» **What is required**
Would you please copy only the lines from the line that contains "sample: Cerebral cortex" to the end of the data below, exactly, leaving every picture out?

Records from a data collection
= Beginning of Section =

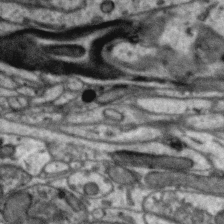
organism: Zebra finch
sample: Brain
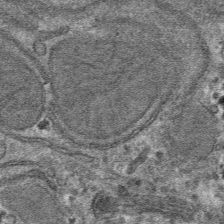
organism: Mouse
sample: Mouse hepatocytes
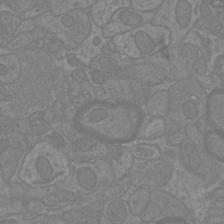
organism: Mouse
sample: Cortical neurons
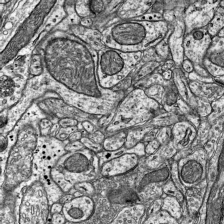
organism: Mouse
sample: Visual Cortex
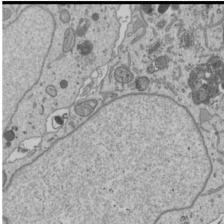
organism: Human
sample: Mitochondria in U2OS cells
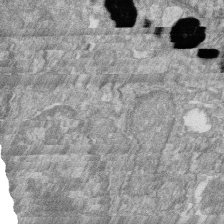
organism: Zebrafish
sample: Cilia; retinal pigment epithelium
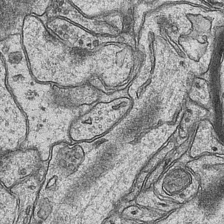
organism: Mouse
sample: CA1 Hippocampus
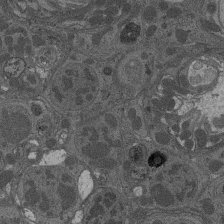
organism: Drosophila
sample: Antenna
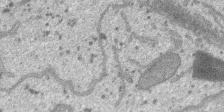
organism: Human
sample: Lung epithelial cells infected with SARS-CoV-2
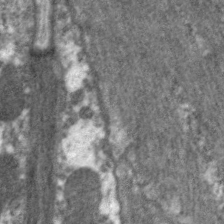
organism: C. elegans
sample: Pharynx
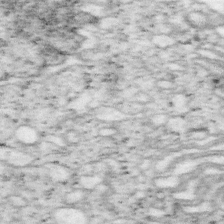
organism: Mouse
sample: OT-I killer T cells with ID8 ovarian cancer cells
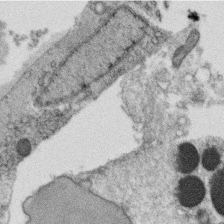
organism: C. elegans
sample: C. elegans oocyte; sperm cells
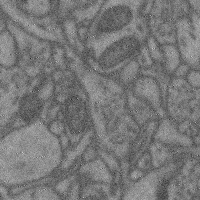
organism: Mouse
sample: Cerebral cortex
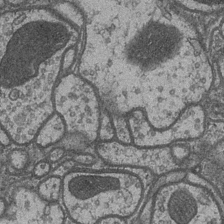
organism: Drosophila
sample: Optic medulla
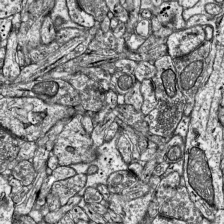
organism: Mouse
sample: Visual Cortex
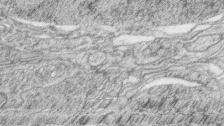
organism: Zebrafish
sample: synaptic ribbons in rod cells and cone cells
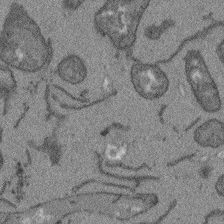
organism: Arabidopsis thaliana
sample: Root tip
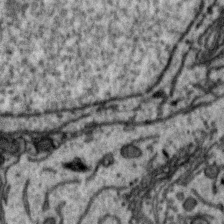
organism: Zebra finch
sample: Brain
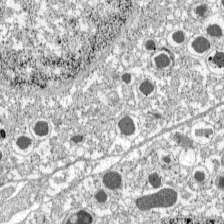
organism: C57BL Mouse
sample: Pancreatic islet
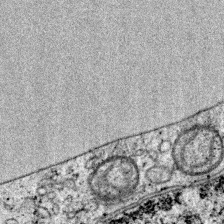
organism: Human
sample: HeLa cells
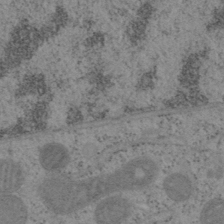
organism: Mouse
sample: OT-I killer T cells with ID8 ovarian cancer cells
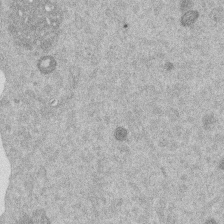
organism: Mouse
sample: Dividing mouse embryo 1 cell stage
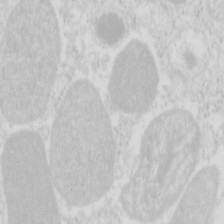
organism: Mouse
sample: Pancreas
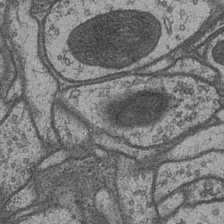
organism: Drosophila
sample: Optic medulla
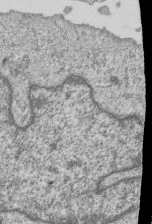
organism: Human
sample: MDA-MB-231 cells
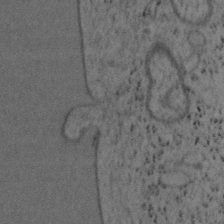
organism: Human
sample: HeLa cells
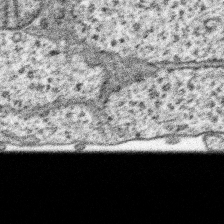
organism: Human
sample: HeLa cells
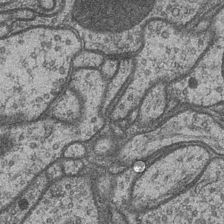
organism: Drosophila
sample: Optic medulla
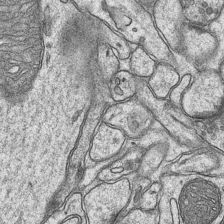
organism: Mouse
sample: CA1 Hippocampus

= End of Section =

» **Your response**
sample: Cerebral cortex
organism: Drosophila
sample: Optic medulla
organism: Mouse
sample: Visual Cortex
organism: Zebrafish
sample: synaptic ribbons in rod cells and cone cells
organism: Arabidopsis thaliana
sample: Root tip
organism: Zebra finch
sample: Brain
organism: C57BL Mouse
sample: Pancreatic islet
organism: Human
sample: HeLa cells
organism: Mouse
sample: OT-I killer T cells with ID8 ovarian cancer cells
organism: Mouse
sample: Dividing mouse embryo 1 cell stage
organism: Mouse
sample: Pancreas
organism: Drosophila
sample: Optic medulla
organism: Human
sample: MDA-MB-231 cells
organism: Human
sample: HeLa cells
organism: Human
sample: HeLa cells
organism: Drosophila
sample: Optic medulla
organism: Mouse
sample: CA1 Hippocampus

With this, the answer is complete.